FUTURE DIRECTIONS FOR INTELLIGENT PACKAGING Tom Lawrie-Fussey spoke to Packaging News at the recent Active & Intelligent Packaging World Congress
International names in retailing joined more than 300 attendees at the recent Active and Intelligent Packaging Industry (AIPI) World Congress, enough for 2016 to be marked a ‘breakthrough’ year for technologies putting new powers into the hands of brand owners, altering their perceptions of what packaging is and will become – an industry of tools for communication, quality control and shelf life extension.
Knowing the consumer
Knowledge is power, and smart packaging and smartphone together give brand owners a direct line to understanding what the consumer wants and how they behave.

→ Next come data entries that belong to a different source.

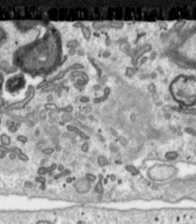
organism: Toxoplasma gondii
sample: Parasites in a vacuole inside a host cell
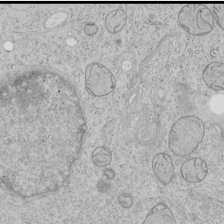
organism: Human
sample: Mitochondria in HCT116 cells
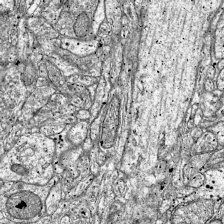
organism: Mouse
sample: Visual Cortex
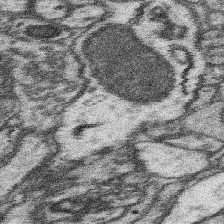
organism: Mouse
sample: Somatosensory cortex neuropil
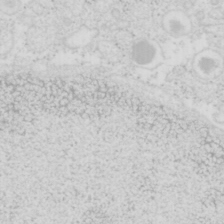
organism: Mouse
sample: Pancreas
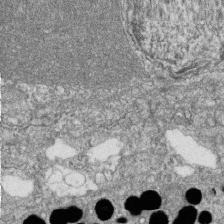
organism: Zebrafish
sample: Cilia; retinal pigment epithelium

General Mills brands have participated in a pilotQR digital labelling programme sponsored by the US grocery industry, and Kraft Heinz is exploring ‘frictionless’ tools to give mobile shoppers easier access to in-store promotions and improve customer insight data.

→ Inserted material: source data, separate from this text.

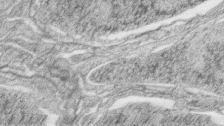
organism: Zebrafish
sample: synaptic ribbons in rod cells and cone cells
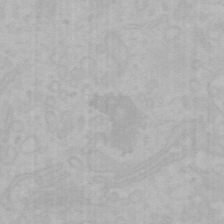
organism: Mouse
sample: Choroid plexus
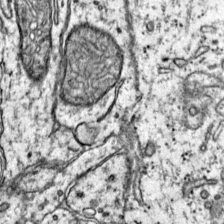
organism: Mouse
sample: Primary visual cortex
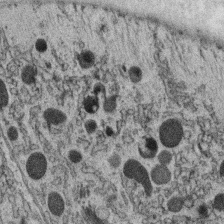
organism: C. elegans
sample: C. elegans oocyte; sperm cells
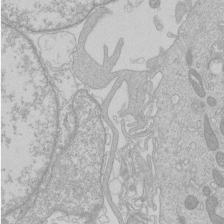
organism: Human
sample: Macrophage cells
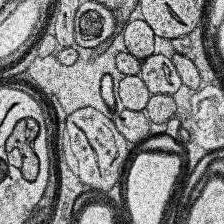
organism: Human
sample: Temporal Lobe
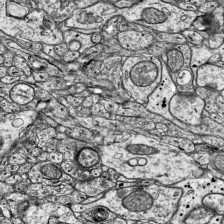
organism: Mouse
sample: Visual Cortex
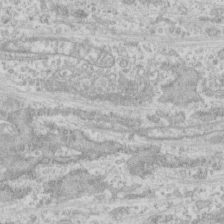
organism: Human
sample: CRL-1474
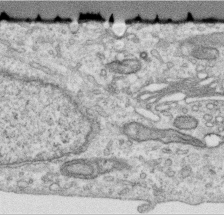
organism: Human
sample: Centriole in RPE cells
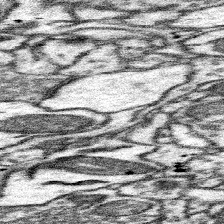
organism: Mouse
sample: Somatosensory cortex neuropil

But the connected package and frictionless interaction comes at a high cost and, depending on the underlying job to be done, smart thinking might do the trick.
“Smart packaging can be zero-tech,” says Tom Lawrie-Fussey, Congress keynote speaker and leader of business development at Cambridge Design Partnership (CDP). For example, printing a picture of a flatscreen TV on a bicycle box saved a savvy Dutch company losses through damage in distribution of 70 to 80%. The boxes are similar in size and, as VanMoof predicted, shippers handle a TV with more care.